Пятнадцатого ноября в газете «Хавадис-и Арката», находящейся под контролем главы Надзорного министерства, на первой полосе появилась статья, повествующая о поездках королевы и премьер-министра. Автор восхвалял смелость королевы, которая даже в самые страшные дни чумы отправлялась на улицы города, чтобы узнать, как живет народ, выслушать страждущих и раздать подарки. В целом статья была выдержана в восторженном и почтительном духе, но в самом конце звучала и некоторая досада: оказывается, когда королева раздавала сушеную рыбу и пакеты с сухарями в квартале Арпара, ей не удалось поговорить с детьми, которые очень этого хотели, – по той причине, что она не знает мингерского языка. Кроме того, журналист рассказывал историю о женщине, которая очень любила королеву и принесла на встречу с ней свою маленькую голубоглазую дочь; пока королева ласкала девочку и гладила ее по головке, женщина принялась делиться своими горестями: муж умер от чумы, дом сожгли, а обещанное возмещение так и не выплатили. Проговорив сквозь слезы, что у нее никого не осталось и помощи она ждет только от королевы, женщина вдруг, к величайшему своему разочарованию, заметила, что ее величество не понимает ни слова, ибо не знает мингерского языка, на котором с ней говорят. В завершение автор статьи замечал, что народ, безусловно, очень любит королеву, это золотое сердце, но не может не огорчаться из-за того, что она не знает языка нации, которой правит. Кстати, именно по этой причине в последние несколько недель королева предпочитает посещать места, где говорят по-турецки, по-гречески и даже по-французски, то есть богатые кварталы.
Премьер-министр вслух прочитал жене статью (супруги сидели у него в кабинете) и не стал скрывать своей обеспокоенности. По его мнению, за публикацией стоял Мазхар-эфенди. Однако королева со своей всегдашней бесхитростностью и желанием видеть во всем хорошее возразила, что упрек газеты справедлив и заслуживает того, чтобы к нему прислушаться.
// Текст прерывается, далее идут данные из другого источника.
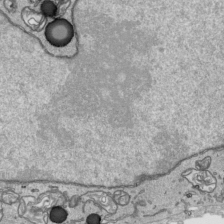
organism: Human
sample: Mitochondria in HCT116 cells
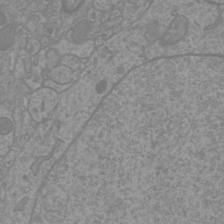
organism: Mouse
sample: Cortical neurons
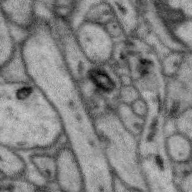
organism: Zebra finch
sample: Brain
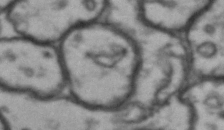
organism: Drosophila
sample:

Будет лучше, если теперь они станут ездить в кварталы победнее, где говорят по-мингерски.
На следующий день супруги изменили маршрут поездки, известив об этом охрану и фотографов, и направились в Кадирлер. Визит прошел удачно: королева старательно и к месту употребляла старые мингерские слова, которые успела выучить, а два очаровательных местных мальчугана на диво удачно изобразили конный экипаж и кучера (даже все звуки воспроизвели точь-в-точь), что очень повеселило всех собравшихся.
Однако еще через день, не успели супруги выйти из ландо в Турунчларе, как два затесавшихся в толпу молодых человека лет двадцати громко, чтобы слышали журналисты, дважды прокричали: «Мингер для мингерцев!» – и дали дёру. Потом, когда королева грустно и без всякого удовольствия раздавала подарки, местные женщины пытались ее утешить, убеждая не обращать внимания на глупых юнцов.
Тем не менее Пакизе-султан приняла этот случай близко к сердцу и написала сестре несколько страниц о том, как несправедливо ее обидели, – ведь, став королевой, она каждый день заучивает по двадцать мингерских слов. Она восхищается любовью Командующего и Зейнеп и разделяет их высокие идеалы. И в конце концов, то, что она родилась в Стамбуле и не очень хорошо знает историю и культуру острова, а также обычаи и политические предпочтения населяющих его многочисленных наций и племен, должно говорить не против нее, а, наоборот, в ее пользу! Ибо, будучи иного, чем все, происхождения, она может держать со всеми равную дистанцию и принимать самые беспристрастные, самые верные решения. Ее предки, создатели самого большого и могущественного государства в истории человечества, не пытались уподобить себе народы, жившие в завоеванных ими землях, а, напротив, охраняли их своеобразие и потому преуспели!
Доктор Нури заметил однажды: «Дорогая Пакизе, а ведь, скорее всего, именно по этой причине, из-за того, что ваши предки, Османы, не были похожи на народы, которыми правили, и не слились с ними в единую нацию, их сегодняшние потомки и теряют одну за другой земли и острова, населенные этими народами».